Something like this has to be said, in order to make clear the ambivalent role the Fugitives played as Southerners. That they were Southerners, there can be no doubt, as much as Robert Frost was a New Englander or Robinson Jeffers a Westerner. But from the first, their loyalties were mixed: "THE FUGITIVE flees from nothing faster than from the high-caste Brahmins of the Old South," they proclaimed in their first issue, and in all subsequent issues they continued to argue the point. There was at first no consciously regional bias in their poetry; in fact they quarreled publicly with what they took to be the restrictive view of Southern culture, as expressed in an editorial in Poetry magazine that seemed to call for a Southern poetry that would be nostalgically and quaintly local. When Harriet Monroe, the editor, disclaimed such a view in her next issue, The Fugitive editors explained that "we fear to have too much stress laid on a tradition that may be called a tradition only when looked at through the haze of a generous imagination." They made it clear that they were against both "atavism" and "sentimentality" in Southern writing, vices that were all too familiar in the "moonlight and magnolia" school that had arisen in the South after the Civil War. In an editorial in the June, 1924, issue of The Fugitive, Davidson listed among the "Fallacies of Modern Poetry" the assumption that "A Good Poet must have Local Color." He went on to explain:
"Frost has written of New England, Sandburg of Chicago, but whatever is good in their poetry is good not merely because they wrote of specific places. Place is incidental; it is subordinate; it may even form a definite limitation, and perhaps does in the case of much American poetry. At the best, it is merely a picturesque addition, not the inner substance of poetry."
Perhaps the best evidence that the Fugitives were not sentimentally, but critically, Southern is to be found in their poetry, where the ironic tone cuts through the veil of myth surrounding the scenes and characters, and reveals the age and decay crumbling the Old South into ruin.

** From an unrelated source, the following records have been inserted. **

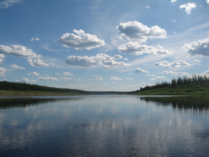 река Марха, левый приток реки Вилюй
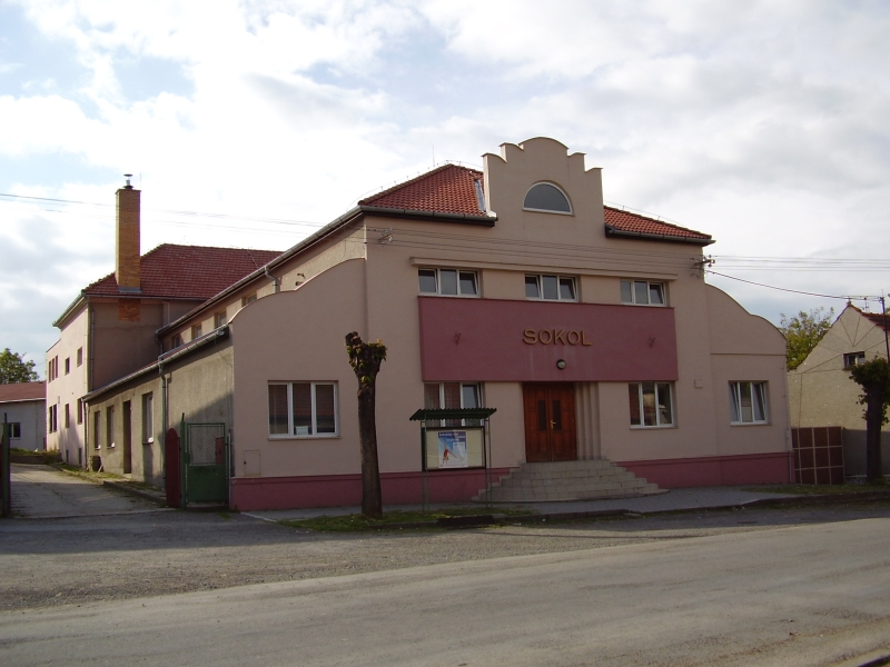 Sokolovna v Přemyslovicích po rekonstrukci čelní fasády.
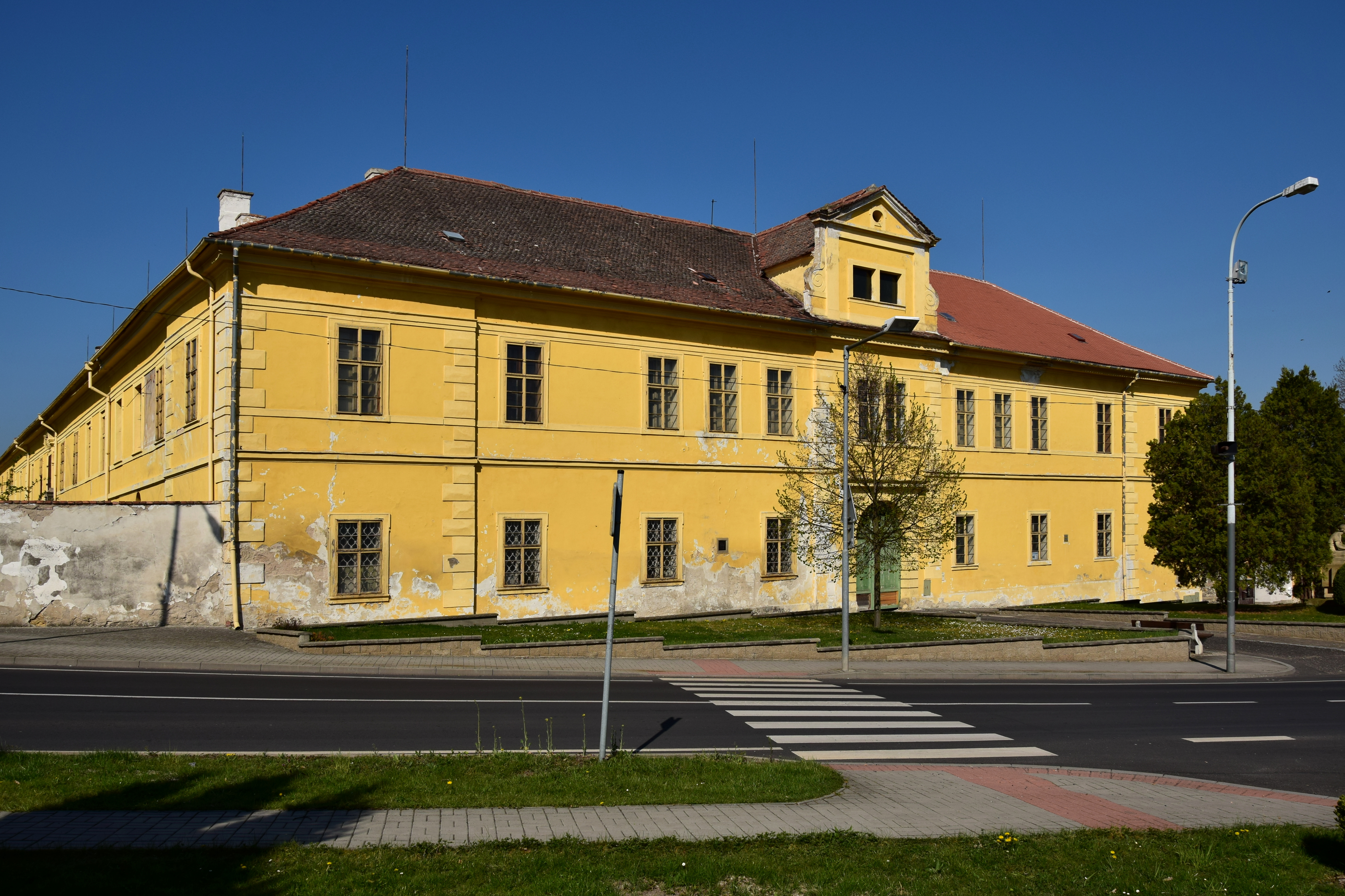 Zámek, Cítoliby 1, Cítoliby.
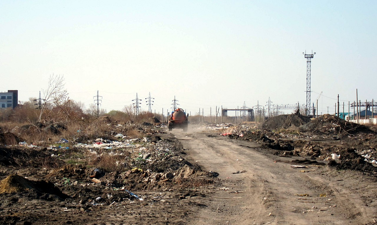 Свалка на месте бывшей сортировочной станции

Ransom wrote of the "Antique Harvesters" that peopled the Southern landscape, looking like figures from a tapestry rather than real farmers with a field to plow, and he made of his "Captain Carpenter" a figure of gentle mockery, a sort of Southern Don Quixote who courageously but weakly defended his code of honor, until finally there was nothing left of him but a carrion for the kites; and he pictured himself in "Old Mansion" as an "intruder" who looked hard at the "house whose legend could in no wise be brief," and mused:
"It was a Southern manor. One need hardly imagine
Towers, white monoliths, or even ivied walls;
But sufficient state if its peacock was a pigeon;
Where no courts held, but grave rites and funerals."
The images of age and death that are present in so much Fugitive poetry are in one sense a link with the earlier Gothic South of Edgar Allen Poe ("Our Cousin, Mr. Poe" as Tate acknowledged in a discreetly appreciative essay), but they are also evidence of the obsolescence of Southern culture, and proof that the poets were much aware of its transience and fragility. In the most famous of Fugitive poems, Tate's "Ode to the Confederate Dead," there is a similar point of reference to earlier Southern poetry (specifically, Henry Timrod's brief "Ode" for the dedication of the Charleston cemetery, just after the Civil War) but an equally strong disclaimer of blind loyalty to the past:
"What shall we say who have knowledge
Carried to the heart? Shall we take the act
To the grave? Shall we, more hopeful, set up the grave
In the house? The ravenous grave?"
Though no solution is found to the poet's dilemma, poised as he is between an unrecoverable, heroic past and an indeterminate, chaotic present, he has no hope of clinging to remembered glories: the isolation of the figure in the cemetery is final, and his only consolation is that it is a common evil all men must face:
"Leave now
The shut gate and the decomposing wall:
The gentle serpent, green in the mulberry bush,
Riots with his tongue through the hush -
Sentinel of the grave who counts us all!"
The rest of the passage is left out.